Chano

Personal information
- Full name: Sebastián Cruzado Fernández
- Date of birth: 28 February 1965 (age 61)
- Place of birth: Huelva, Spain
- Height: 1.81 m (5 ft 11 in)
- Position: Midfielder

Youth career
- Betis

Senior career*
- Years: Team / Apps / (Gls)
- 1984–1986: Betis B
- 1984–1991: Betis / 171 / (16)
- 1991–1999: Tenerife / 249 / (27)
- 1999–2001: Benfica / 56 / (2)
- Total:  / 476 / (45)

International career
- 1994: Spain / 1 / (0)

= Chano (footballer, born 1965) =

Spanish footballer

Sebastián Cruzado Fernández (born 28 February 1965), known as Chano, is a retired Spanish professional footballer who played mainly as an attacking midfielder.

==Club career==
Chano was born in Huelva, Andalusia. After being definitely promoted to Real Betis' first team for the 1986–87 season, he (who featured in 137 La Liga matches with the club, scoring 11 goals – he also spent one year in the second division) never ceased to be a nuclear midfield element in the following campaigns.

His status as a regular player continued with Chano's 1991 move to CD Tenerife, where he spent eight years, helping to the side's domestic and European consolidations (two UEFA Cup participations). From 1986 to 1997 he never played fewer than 31 league games per season, but only managed 32 appearances in his last two years in Spain combined due to a severe knee condition.

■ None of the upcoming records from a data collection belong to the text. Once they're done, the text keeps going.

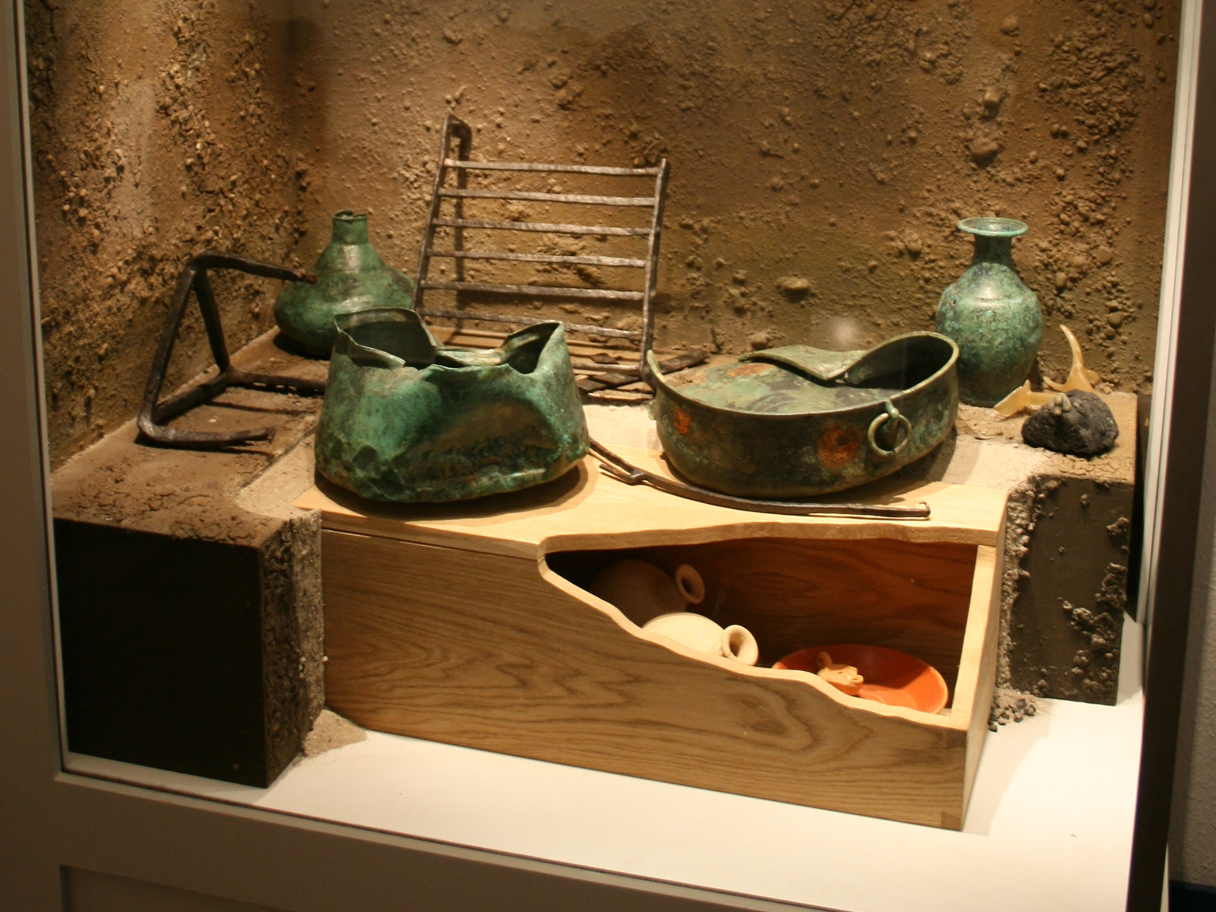 Grabinventar aus dem Gräberfeld einer Villa rustica bei Wölfersheim-Wohnbach im Wetterau-Museum Friedberg. Mit freundlicher Genehmigung des Museums.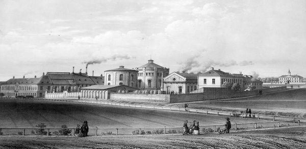 Gaswerk Fünfhaus, vom Norden her; Heutiges Westbahnhofgelände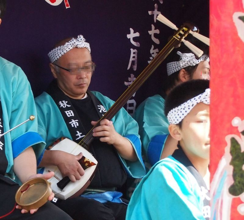 Tsuchizaki-Shinmeisha-Shrine Annual Celebration And The Float Festival (Akita City, Japan)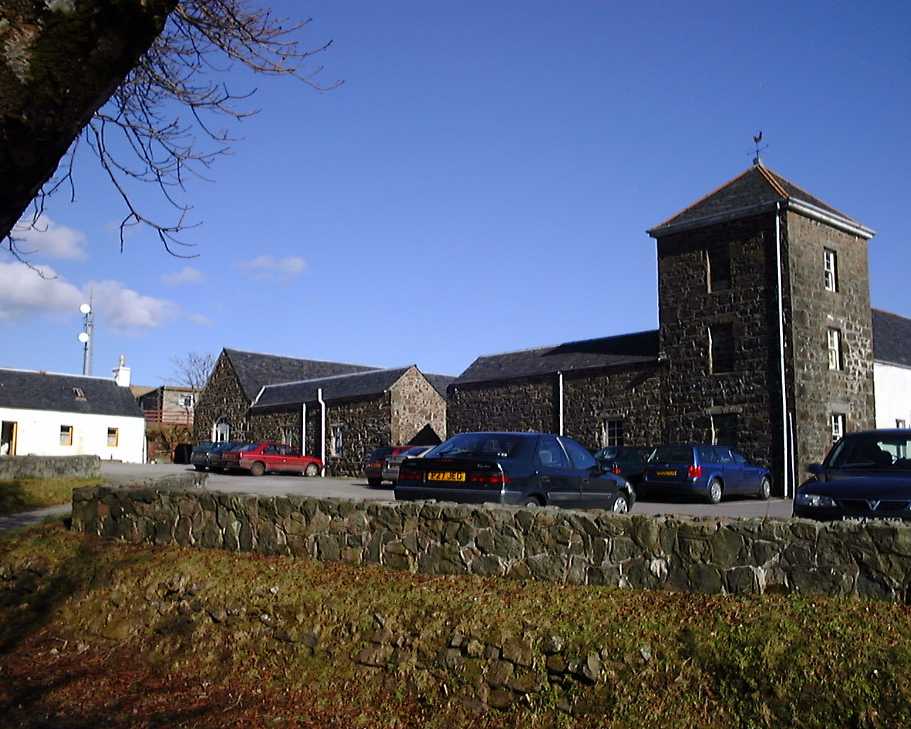 Gàidhlig: Sabhal Mòr Ostaig, Seann Togalach bho rathad Tharsgabhaig, 1998-01-30

At already 34, Chano moved to Portugal's S.L. Benfica, still managing to have some impact in his two-year spell, after which he retired from football.

==International career==
On 9 February 1994, Chano earned his sole cap for Spain, as he played the entire friendly match with Poland (1–1) in front of a familiar crowd in Santa Cruz de Tenerife.